A considerable component to racial trauma is seeking to actualize what we would not dare to present to our actual oppressors or anyone who looks like us. For example, Phylicia Rashad got more backlash for supporting an old friend than Biden did for writing the crime bill. Black institutions and black people continue to receive the venomous verbiage and abandonment better served to those who foment and benefit from our collective oppression.

I also wish to reference the elephant in the room that few have failed to acknowledge and what has undoubtedly failed to generate protests or even staunch criticism. Though this is hardly a new matter, the HBCU, like many black areas, has become overtly gentrified on all levels. The student body is becoming more and more diluted, and many of the future black leaders remain faced with the African adjacent “teaching” them their history and branding their work with letters that determine their professional future.

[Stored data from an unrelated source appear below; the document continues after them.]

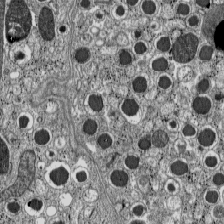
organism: C57BL Mouse
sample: Pancreatic islet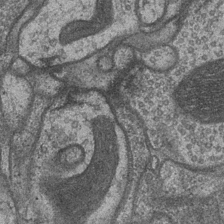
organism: Drosophila
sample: Optic medulla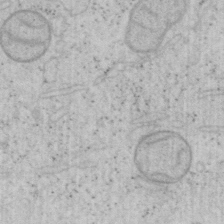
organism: Human
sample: HeLa cells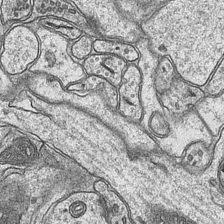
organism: Mouse
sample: CA1 Hippocampus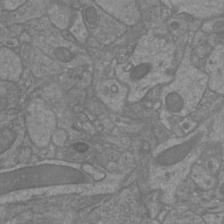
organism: Mouse
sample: Cortical neurons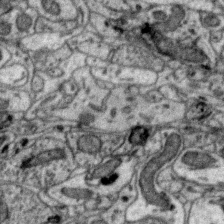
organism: Zebra finch
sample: Brain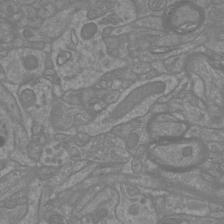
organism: Mouse
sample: Cortical neurons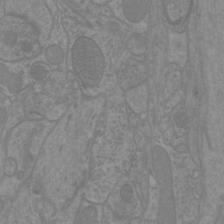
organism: Mouse
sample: Cortical neurons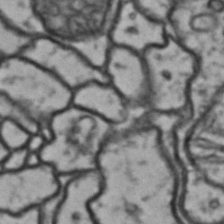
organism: Drosophila
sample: Brain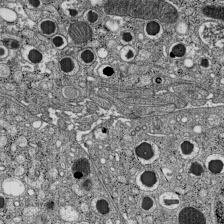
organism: C57BL Mouse
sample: Pancreatic islet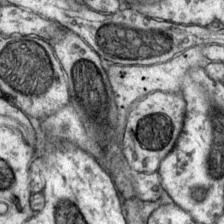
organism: Mouse
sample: Primary visual cortex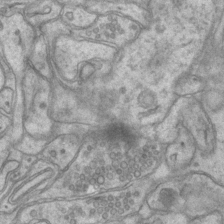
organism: Mouse
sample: CA1 Hippocampus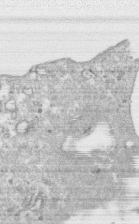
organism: Human
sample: CRL-1474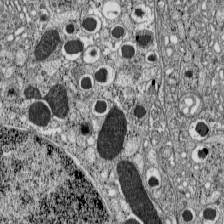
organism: C57BL Mouse
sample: Pancreatic islet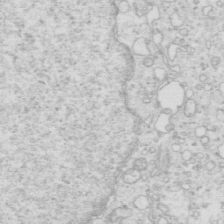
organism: Mouse
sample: Multiciliated cells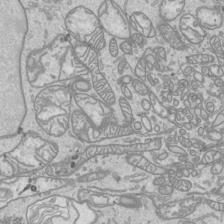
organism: Human
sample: Mitochondria in HCT116 cells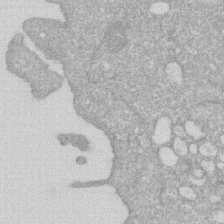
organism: Human
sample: HIV infected U937 cells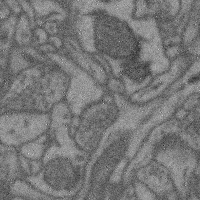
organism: Mouse
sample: Cerebral cortex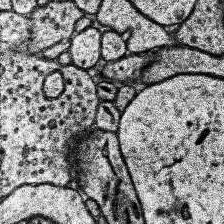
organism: Human
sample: Temporal Lobe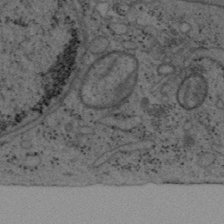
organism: Human
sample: HeLa cells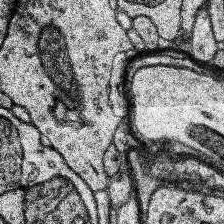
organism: Human
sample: Temporal Lobe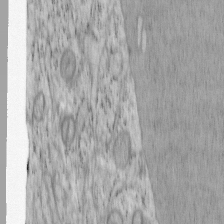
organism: Human
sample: HeLa cells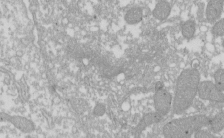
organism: Xenopus
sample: Cilia; centrioles in frog embryo cells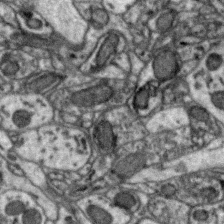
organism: Zebra finch
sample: Brain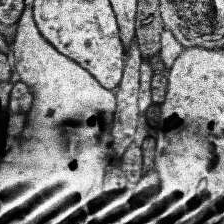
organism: Human
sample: Temporal Lobe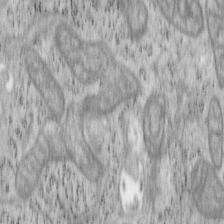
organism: Human
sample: HeLa cells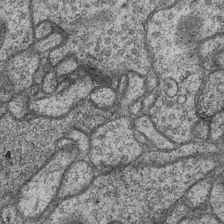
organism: Drosophila
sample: Optic medulla

There are countless white and non-black people of color living comfortably from socially reproducing white nationalism to a predominately black student body at a “black” institution, living off salaries that would indeed resolve some of the inequities that plague the HBCU and the black community at large.

Moreover, until we collectively evolve past the comfort of intra-cultural criticism and the lure of attention, we will remain ill and subject to the pyrrhic victories of white nationalism-re-evolved.


One Comment Add yours

  1. ShiraDest says:

    “Cassuis Clay’s transition to Muhammad Ali, on the other hand, elucidates one seeking to evolve from property into onto-epistemological sovereignty.”

    Interesting: so ways of knowing, and making those ways of knowing one’s own identity, or taking, rather, the way of knowing, and ‘owning’ it as his own by changing his name and building his own id around it. He certainly did make a new identity for himself, and with honor.

    Thank you for taking the time to write this article: made me go back to my sociology work years ago, too!